А  Б  В  Г  Д  Е  Ж  З  И  Й  К  Л  М  Н  О  П  Р  С  Т  У  Ф  Х  Ц  Ч  Ш  Щ  Э  Ю  Я  AZ

 

«Впрочем, впредь я не стану платить по его счетам, – сказал лорд Уорбертон. – Он живет в сто крат лучше меня, купается в неслыханной роскоши, считает себя истым джентльменом и смотрит на меня сверху вниз. Ну а я демократ и стою за равенство. Я против привилегий младших братьев». Две из его сестер, вторая и самая младшая, вышли замуж – одна, как говорится, сделала хорошую партию, другая же так себе. Муж старшей – лорд Хейкок – славный малый, но, к сожалению, ярый консерватор, а его жена, по доброй старой традиции, пошла в этом отношении еще дальше мужа. Вторая сестра сочеталась браком с мелким сквайром из Норфолка, и, хотя они женаты без году неделя, обзавелись уже пятью детьми. Все эти сведения и многие другие лорд Уорбертон сообщил нашей юной американке, стремясь раскрыть и объяснить ей некоторые особенности английского образа жизни. Изабеллу порою забавляла обстоятельность его объяснений, вызванная, очевидно, некоторым недоверием к ее жизненному опыту и воображению. «Он полагает, что я дикарка, – говорила она себе, – и что в глаза не видела ножа и вилки». И она забрасывала его наивными вопросами с единственной целью – услышать, как он будет всерьез на них отвечать, а когда он попадался в ловушку, восклицала:
– Какая жалость, что я не могу показаться вам в воинской раскраске и перьях!
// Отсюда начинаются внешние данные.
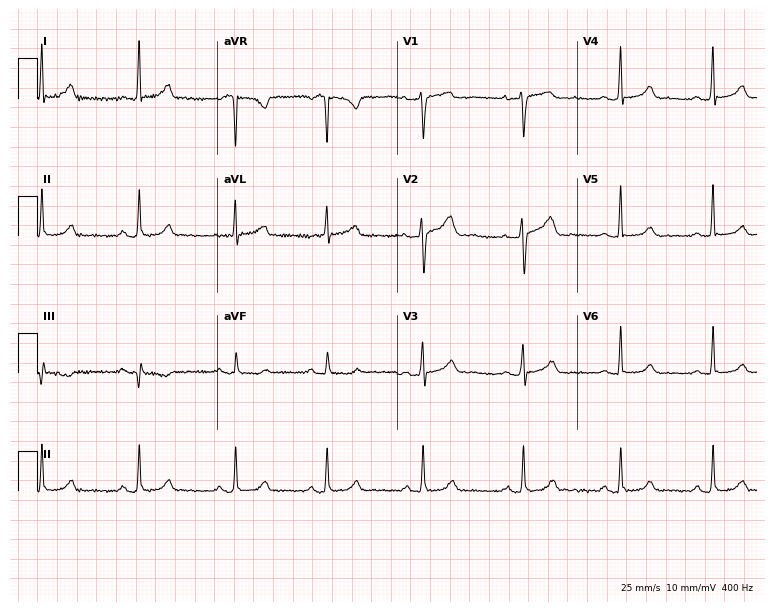
Resting 12-lead electrocardiogram (7.3-second recording at 400 Hz). Patient: a 46-year-old female. Read as a normal ECG.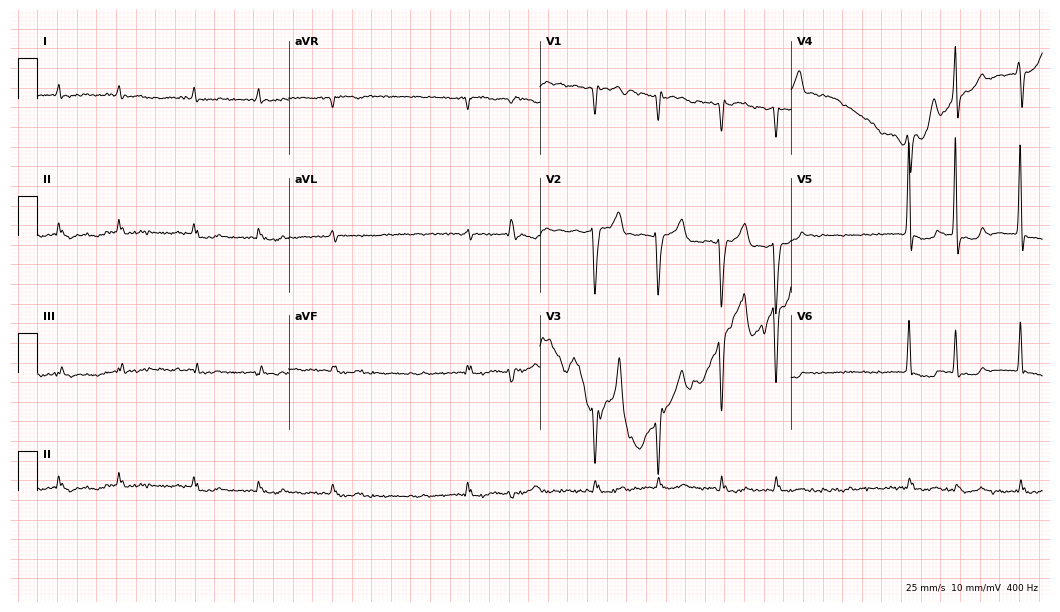
12-lead ECG from a male patient, 76 years old. Shows atrial fibrillation (AF).

Знай я, как вы добры к нам, бедным индейцам, я захватила бы с собой мой национальный костюм.
Лорд Уорбертон, который не раз бывал в Соединенных Штатах и знал о них намного больше Изабеллы, с присущей ему вежливостью тут же заявлял, что Америка самая очаровательная в мире страна, но, по его воспоминаниям, американцам отнюдь не лишне растолковать кое-что относительно Англии.
– Я был бы рад, если бы вы тогда оказались рядом и растолковали мне кое-что относительно Америки, – сказал он. – Многое, очень многое вызывало мое недоумение, более того, повергало в смущение. И, что хуже всего, объяснения только еще больше меня смущали. Знаете, по-моему, мне часто намеренно говорили все наоборот. У вас в Америке умеют очень ловко дурачить человека. Но мои объяснения вполне заслуживают доверия – все в точности так, как я говорю, – можете не сомневаться.
В одном по крайней мере можно было не сомневаться – лорд Уорбертон был умен, образован и осведомлен чуть ли не обо всем на свете. Он приоткрывался Изабелле с самых интересных и неожиданных сторон, однако она не чувствовала в нем ни малейшей рисовки; к тому же, располагая невиданными возможностями и будучи осыпан, как выразилась Изабелла, всеми жизненными благами, не ставил себе этого в заслугу. Он располагал всем, что может дать человеку жизнь, но не утратил представления о мере вещей. Богатый жизненный опыт – так легко ему доставшийся! – не заглушил в нем скромности, порою почти что юношеской, и сочетание это, приятное и благотворное – отменного вкуса, как какое-нибудь лакомое блюдо, – нисколько не теряло в своей прелести от того, что было сдобрено разумной добротой.
– Мне нравится ваш образчик английского джентльмена, – сказала Изабелла Ральфу после отъезда лорда Уорбертона.
– Мне тоже нравится. Я искренне его люблю, – ответил Ральф. – И еще больше жалею.
– Жалеете? – искоса взглянула на него Изабелла. – По-моему, единственный его недостаток – что его нельзя, даже чуть-чуть, пожалеть. Он, кажется, всем владеет, все знает и всего достиг.
– Увы, с ним дело плохо.
– Плохо со здоровьем? Вы это хотите сказать?
– Нет, он здоров до неприличия. Я говорю о другом. Он из тех высокопоставленных лиц, которые полагают, что можно играть своим положением. Он не принимает себя всерьез.
– Вы хотите сказать – относится к себе с насмешкой?
– Хуже. Он считает себя наростом, плевелом.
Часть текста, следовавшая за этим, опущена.